Additionally, you can define new settings for the same variables as in the config file (see above); just declare them with our:

# site.pm
package site;

# Where to place the resulting files:
our $destination = "/Library/Web Pages/";

sub process($$)
{
    my ( $filename, $type ) = @_;       # e.g. "example.html", "html"

    s|<:email:>|info\@example.com|g;    # <:email:>  ->  info@example.com
}

1;  # always return a true value!

Variables

All variables are described in the header section of the htmlXPress.pl script. The %file_table deserves special mentioning as it controls how selected file types are handled:

%file_table

The %file_table variable contains a hash table, mapping file extensions to settings that should be used for files of that type. The default settings for files are:

%file_table = {
    default => {
        info => "default settings",
        compress => 0,
        creator => "",          # set to $default_creator below
        non_ascii => 0,
        textwidth => 0,
    },
};

In detail: There is no file compression (compress => 0), no specific Macintosh creator code (creator => ""), no non-ASCII character handling (non_ascii => 0), and the output text is not wrapped (textwidth => 0). NB. The info string is ignored.

For HTML files to be compressed, another entry in the %file_table is predefined for the .html and .htm file extensions:

%file_table = {
    html => {
        info => "Hypert-text markup langage",
        compress => 2,
        non_ascii => 1,
        textwidth => 80,
    },

    # As above for HTML.
    htm => { copy_from => "html" },
};

In detail: Files with the .html extension will be fully compressed (compress => 2), non-ASCII characters will be converted (non_ascii => 1), and if possible, the compressed output is line-wrapped to 80 characters (textwidth => 80). File ending in .htm use the same settings as .html files.

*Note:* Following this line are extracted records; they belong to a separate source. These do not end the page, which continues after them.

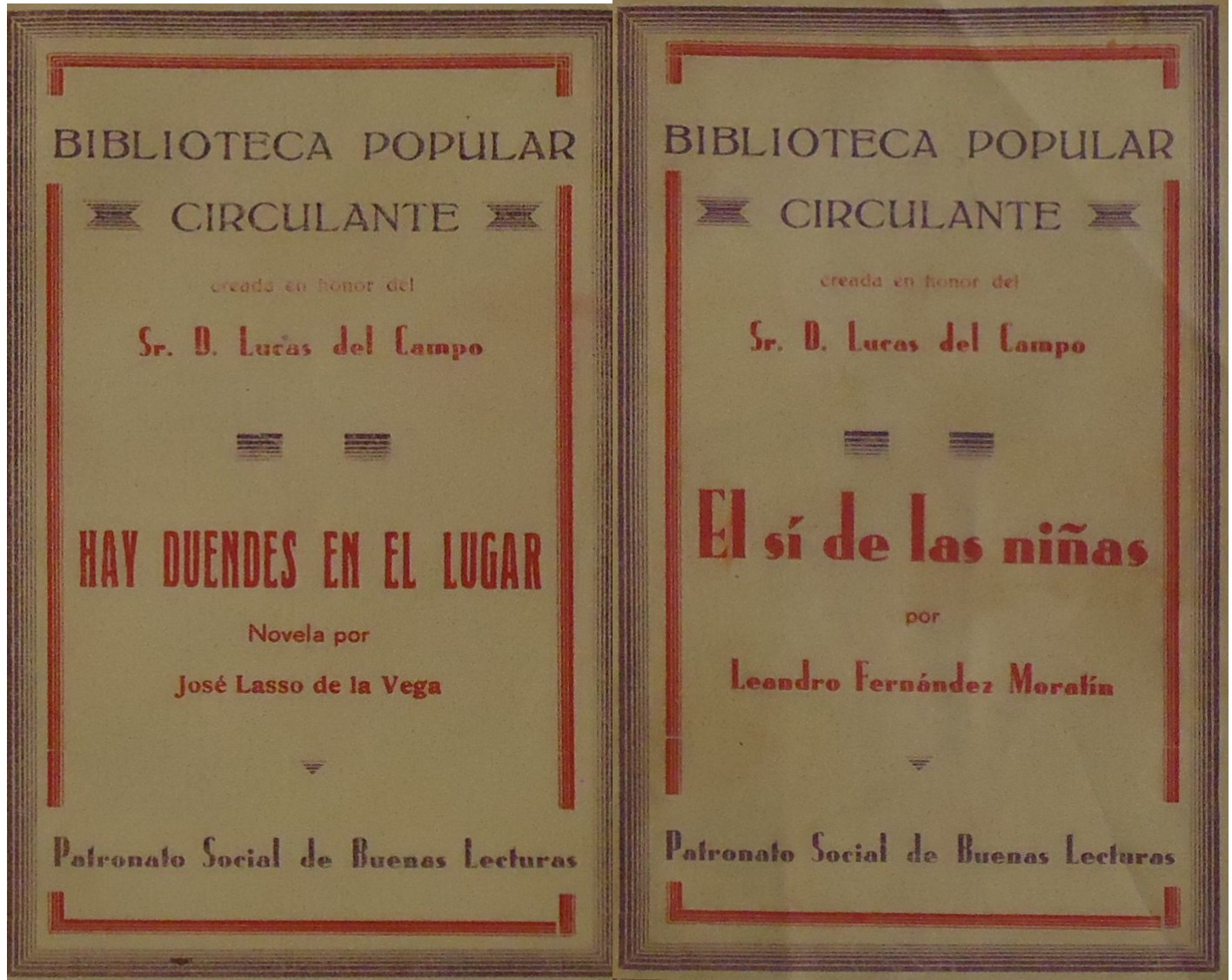 Ejemplares de la Biblioteca Popular dedicada a Lucas del Campo Fernández
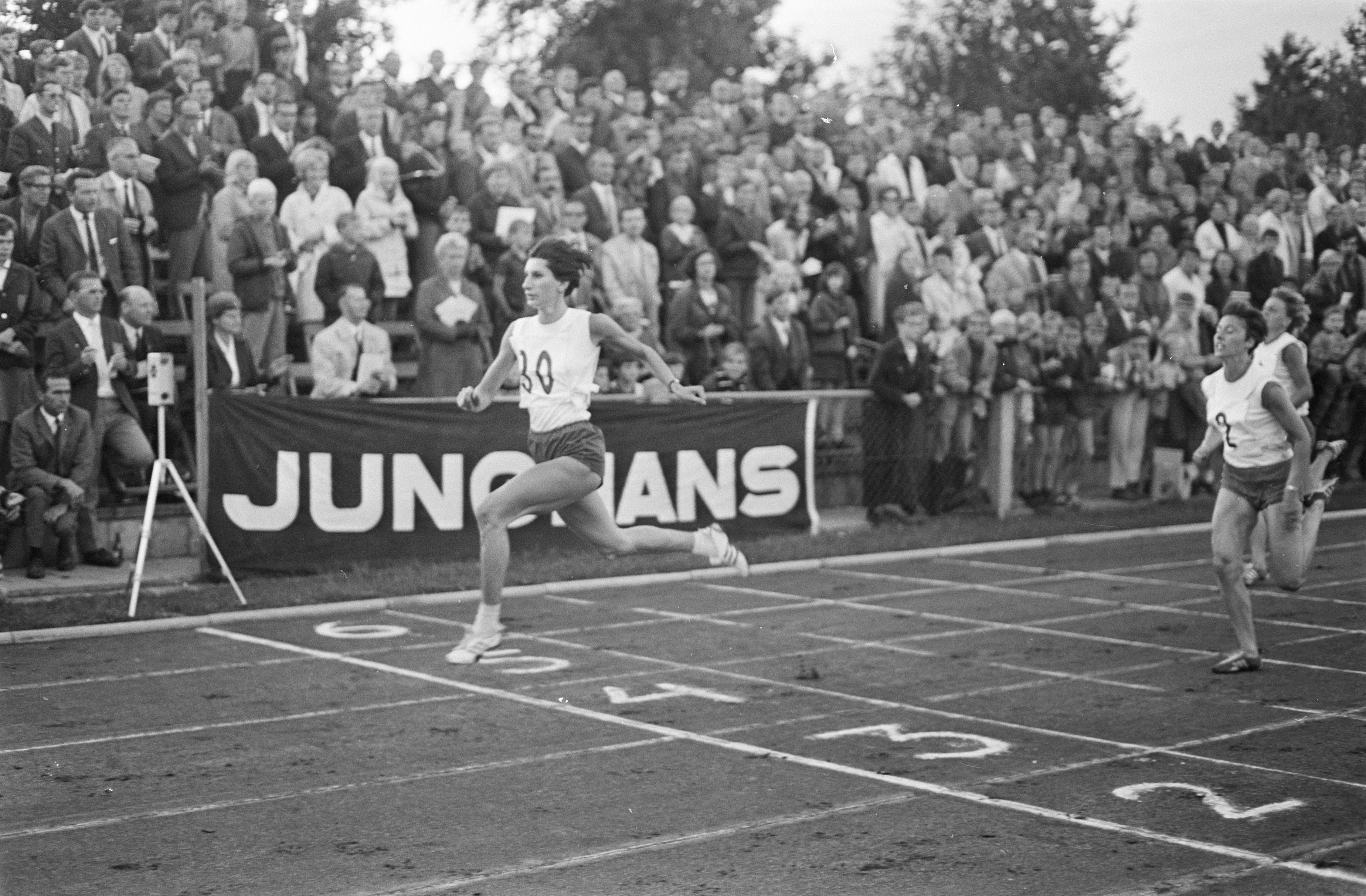 Collectie / Archief : Fotocollectie Anefo Reportage / Serie : Atletiek Nederland-Polen dames te Uden Beschrijving : De Poolse Irena Kirszenstejn gaat door finish, tweede: Truus Hennipman-Cruiming Datum : 19 augustus 1968 Locatie : Noord-Brabant, Uden Trefwoorden : atletiek, hardlopen, kampioenschappen Persoonsnaam : Kirszenstejn, Irena Fotograaf : Fotograaf Onbekend / Anefo Auteursrechthebbende : Nationaal Archief Materiaalsoort : Negatief (zwart/wit) Nummer archiefinventaris : bekijk toegang 2.24.01.05 Bestanddeelnummer : 921-6071
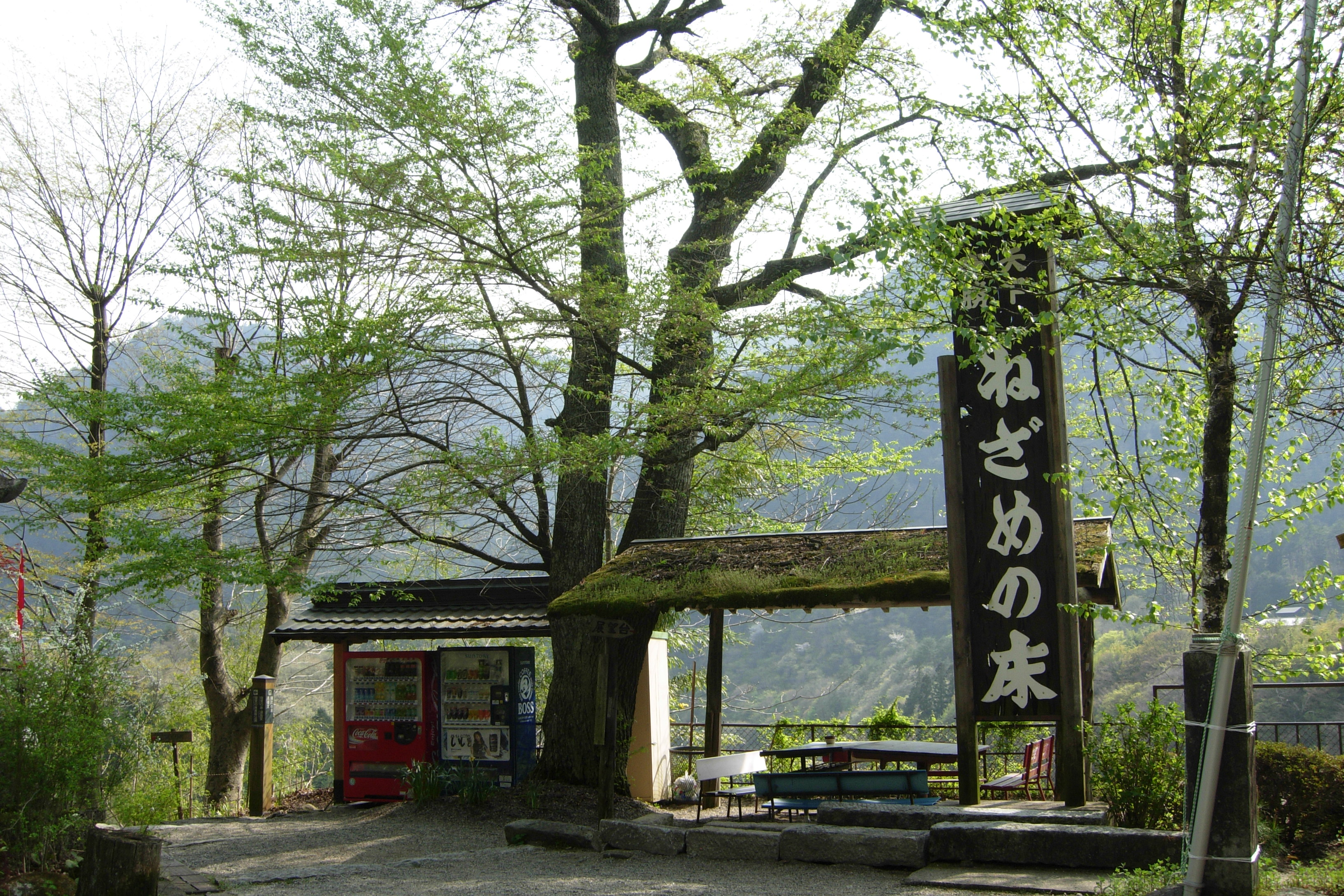 寝覚めの床
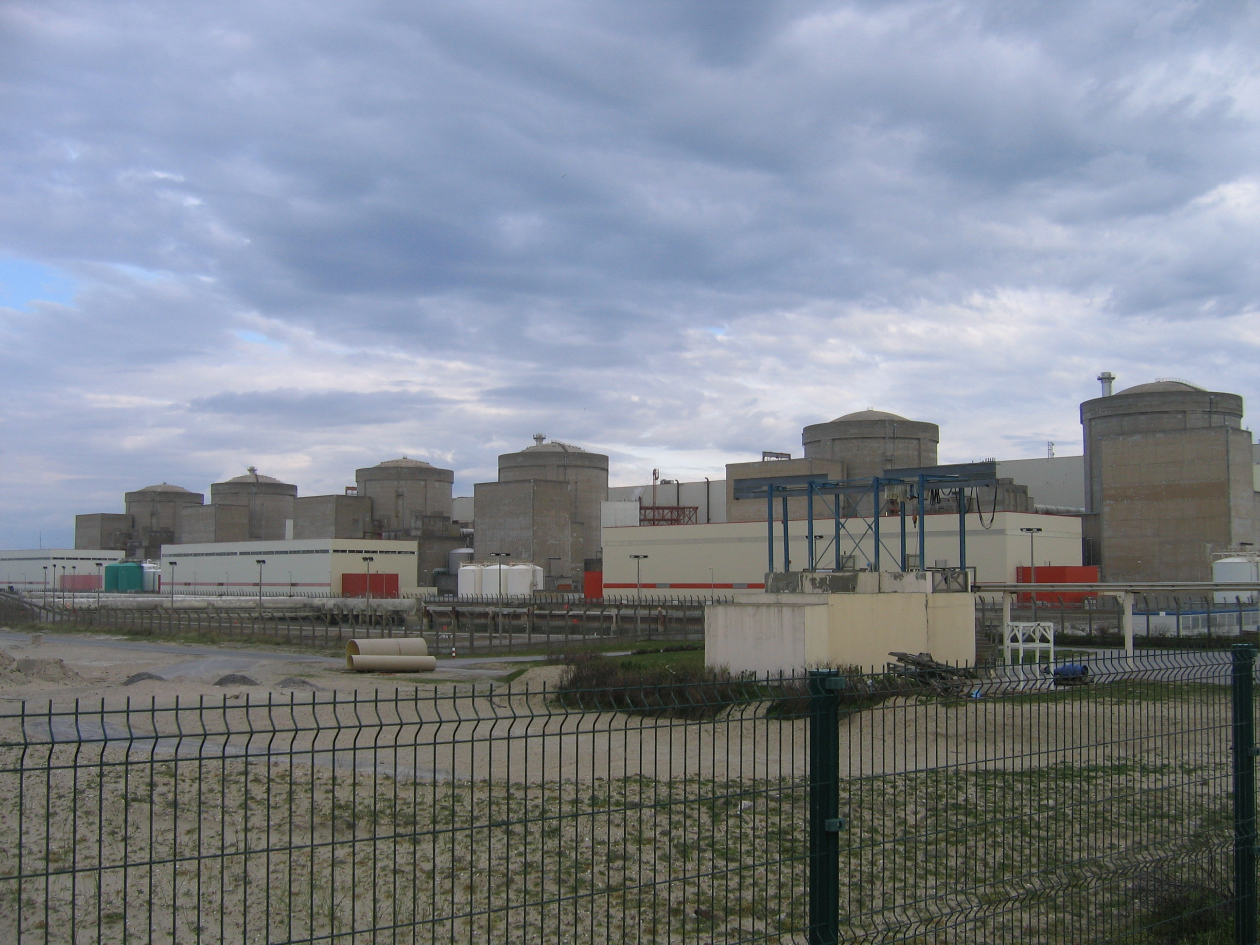 Centrale nucléaire de Gravelines avec ses 6 réacteurs dans leurs enceintes de confinement en béton

To add your own file type, you can declare it in the site package file. An example is provided in the "site.pm" file within the example directory.

Macros

The following macros are predefined:

Macro Description
<:date:> Is replaced by today's date, using the format specified in the $date_format variable.
<:longdate:> Is replaced by today's date, using the default format of your locale.
<:file:> Is replaced by the current file name.
<:nowrap:> Is removed. It disables text wrapping for this file.

Also, there are some handy shortcuts that are available when non-ASCII character replacement is enabled (these changed in version 4.1):

Shortcut Replacement Description
\ &nbsp; A backslash before a space: Non-Breaking Space
\& &amp; Ampersand (&)
\< &lt; Less Than (<)
\> &gt; Greater Than (>)

Known Issues

  • The handling of & (changed to &amp;) and \& (changed to &) has changed in version 4.1. You may need to adjust the URLs in your sources from the form: "host/?a=0&b=0" to "host/?a=0&b=0", i.e. with the backslash that will be removed.

  • Text wrapping is a purely cosmetic feature that has no practical use. It is disabled whenever embedded JavaScript code is detected (or when you have added the <<nowrap>> marker macro). You should note that certain constructs (like very long URLs) can never be wrapped without breaking the functionality of the page. Therefore, the resulting lines may well exceed the limit that you have specified for the "textwidth".

  • Input files need to be UTF-8 encoded to be able to correctly detect any non-ASCII characters.

History

Back in 1999, htmlXPress originally evolved as a MacPerl droplet on Mac OS 9. Thankfully, with Mac OS X, it now works straight out of the box.

The complete version history is available on tredje.se.